Healthcare IT work (which I think we both know something about?) seems a
little lower though, but jobs in RTP seem plentiful in that vertical.

------
jwatte
That's possible, if you have experience and are good at what you do. Taxes and
other social needs will subtract from that. California takes about 10%, Feeds
take about 20%, social program payroll fees take about 8%, retirement savings
/should/ take 15%, and health and dental insurance are probably paid paid for
you but not your family if you have one. Rent starts at $2500 per month for a
minimal space in a bad part of town. Also, almost all open offers I've seen
offer three weeks of combined sick time and vacation ("paid time off".) Also
note that this assumes actual programming capability -- not just configuring
existing platforms!

------
saltcod
It sounds like Chris was talking about non-CS grads in the podcast though. It
seems reasonable that they would be able to command $100k in the SF area, but
I believe he was talking about front-end developers.

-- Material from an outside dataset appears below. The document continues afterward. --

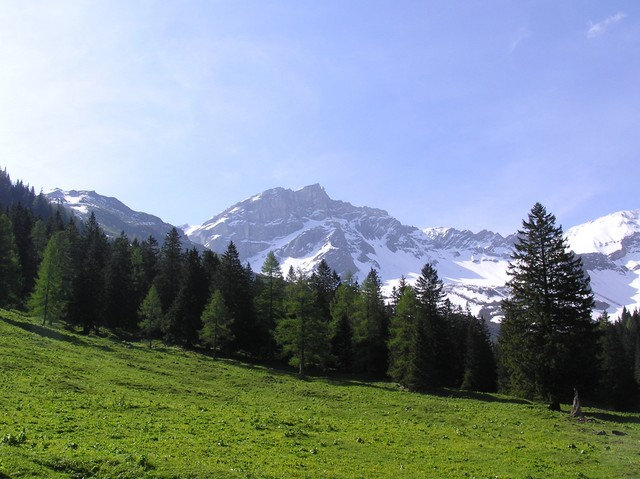 Naafkopf, von der Alp Glitsch gesehen
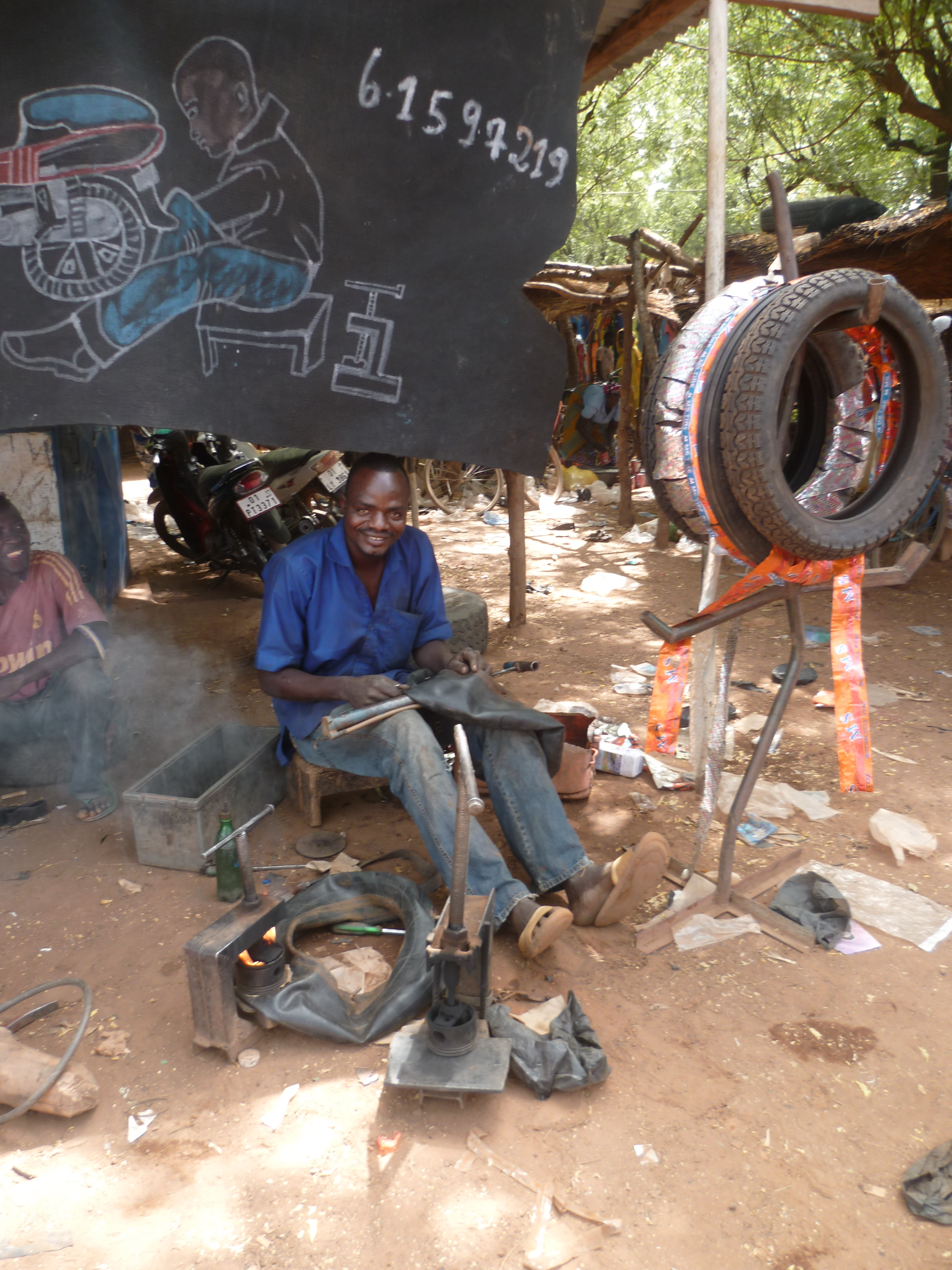 Burkina Faso - Guibaré - Collage de chambres à Air (COLAGE en Burkinabé, ou réparation de chambres à air en Français...) This is an image with the theme "Africa on the Move or Transport" from: Burkina Faso

$100k seems like quite a lot for these folks.

------
reseal05
Yes, this is probably true. Many of the recent graduates I know make over
$100K.

------
kintamanimatt
This is a good tool to find out how much you can possibly earn by job
title/keywords + location:
[http://www.indeed.com/salary](http://www.indeed.com/salary)

------
xbonez
Graduated from college (B.S in Comp Sci.) 3 months ago. Making a little north
of 100K in Silicon Valley.

------
3minus1
3 years web developing experience in Wash DC area. C#, TSQL, javascript,
node.js. How much am I worth?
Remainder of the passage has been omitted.